Now different countries can have their own struct and can implement the calculateTax() method. The same calculateTax method is used in different contexts to calculate tax. When the compiler sees this call it delays which exact method to be called at run time.

package main

import "fmt"

type taxSystem interface {
    calculateTax() int
}
type indianTax struct {
    taxPercentage int
    income        int
}
func (i *indianTax) calculateTax() int {
    tax := i.income * i.taxPercentage / 100
    return tax
}
type singaporeTax struct {
    taxPercentage int
    income        int
}
func (i *singaporeTax) calculateTax() int {
    tax := i.income * i.taxPercentage / 100
    return tax
}
type usaTax struct {
    taxPercentage int
    income        int
}
func (i *usaTax) calculateTax() int {
    tax := i.income * i.taxPercentage / 100
    return tax
}
func main() {
    indianTax := &indianTax{
        taxPercentage: 30,
        income:        1000,
    }
    singaporeTax := &singaporeTax{
        taxPercentage: 10,
        income:        2000,
    }


    taxSystems := []taxSystem{indianTax, singaporeTax}
    totalTax := calculateTotalTax(taxSystems)

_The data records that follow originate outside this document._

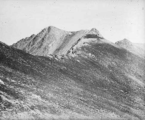 Imatge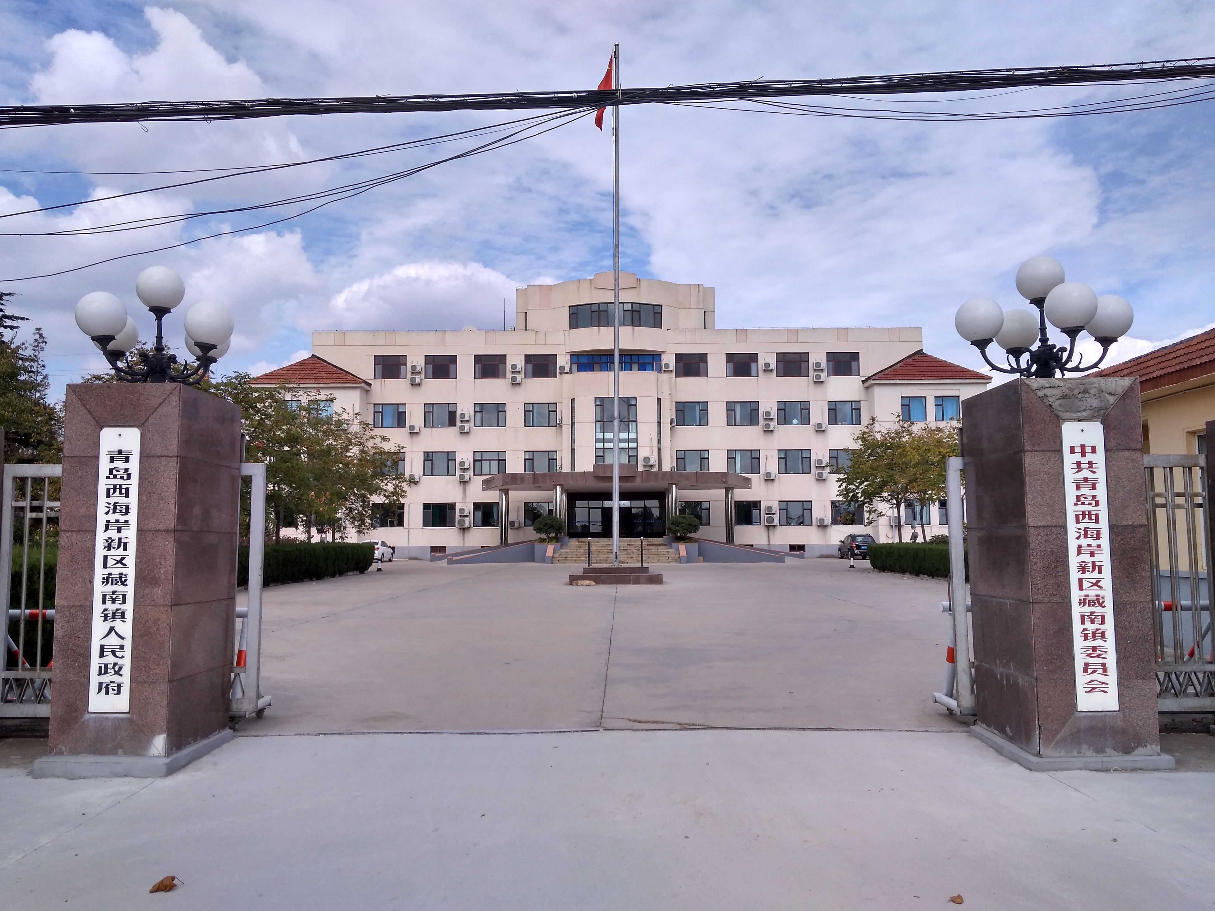 青岛西海岸新区藏南镇人民政府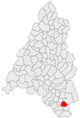 Categorie:Hărţi ale judeţului Bihor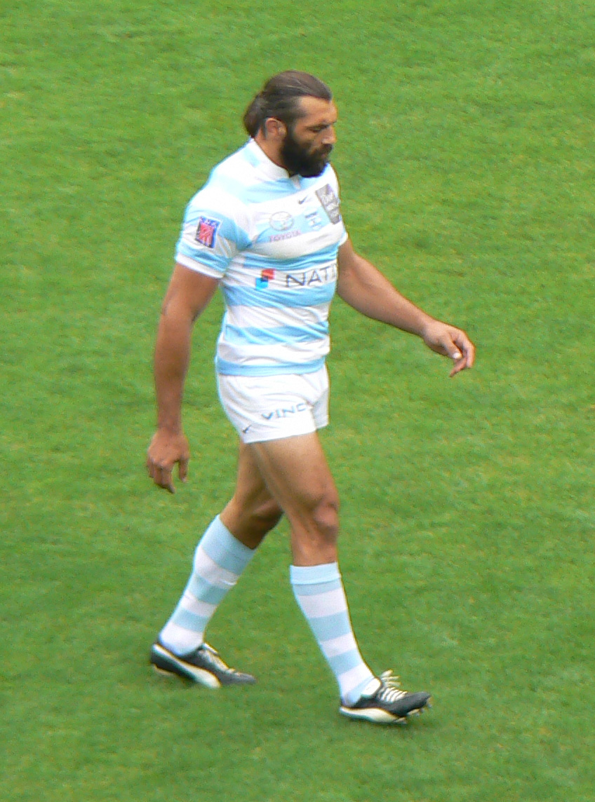 Sébastien Chabal avec le Racing Métro 92 quelques instants avant l'affrontement contre l'ASM Clermont Auvergne au stade Marcel Michelin à Clermont-Ferrand.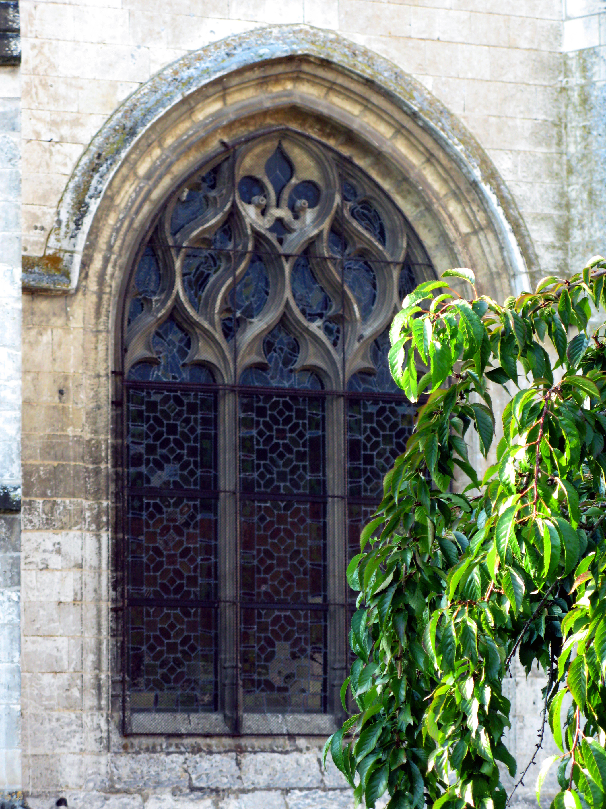 Allery (Somme, France) - L'un des vitraux du choeur de l'église avec le motif de la fleur de lys.

    fmt.Printf("Total Tax is %d\n", totalTax)
}
func calculateTotalTax(taxSystems []taxSystem) int {
    totalTax := 0
    for _, t := range taxSystems {
        totalTax += t.calculateTax() //This is where runtime polymorphism happens
    }
    return totalTax
}

Output:

Total Tax is 300

Now below is the line where run time polymorphism happens. 

 totalTax += t.calculateTax() //This is where runtime polymorphism happens

The correct calculateTax() method is called based upon weather the instance is of type singaporeTax struct tax or indianTax struct

Pointer Receiver  while implementing an interface

A method of a type can either have a pointer receiver or a value receiver. In the above examples, we only worked with the value receiver. It is to be noted that the pointer receiver can also be used to implement an interface. But there is a caveat here

Example to demonstrate the first point above

package main

import "fmt"

type animal interface {
    breathe()
    walk()
}

type lion struct {
    age int
}

func (l lion) breathe() {
    fmt.Println("Lion breathes")
}

func (l lion) walk() {
    fmt.Println("Lion walk")
}

func main() {
    var a animal

    a = lion{age: 10}
    a.breathe()
    a.walk()

    a = &lion{age: 5}
    a.breathe()
    a.walk()
}

Output

Lion breathes
Lion walk
Lion breathes
Lion walk

The lion structs implements the animal interface using value receiver. Hence it works for both variable of type lion as well as pointer to variable of type lion.

This works

a = lion{age: 10}

as well as this

a = &lion{age: 5}

Example to demonstrate the second point above. The lion structs implements the animal interface using pointer receiver. Hence it  works for only for pointer to variable of type lion.

So this works

 a = &lion{age: 5}

but this raises compilation error

a = lion{age: 10}
cannot use lion literal (type lion) as type animal in assignment:
        lion does not implement animal (breathe method has pointer receiver)

See full working code

package main

import "fmt"

type animal interface {
	breathe()
	walk()
}

type lion struct {
	age int
}

func (l *lion) breathe() {
	fmt.Println("Lion breathes")
}

func (l *lion) walk() {
	fmt.Println("Lion walk")
}

func main() {
	var a animal

	//a = lion{age: 10}
	a.breathe()
	a.walk()

	a = &lion{age: 5}
	a.breathe()
	a.walk()
}

Uncomment the line

a = lion{age: 10}

and it will raise compilation error

cannot use lion literal (type lion) as type animal in assignment:
        lion does not implement animal (breathe method has pointer receiver)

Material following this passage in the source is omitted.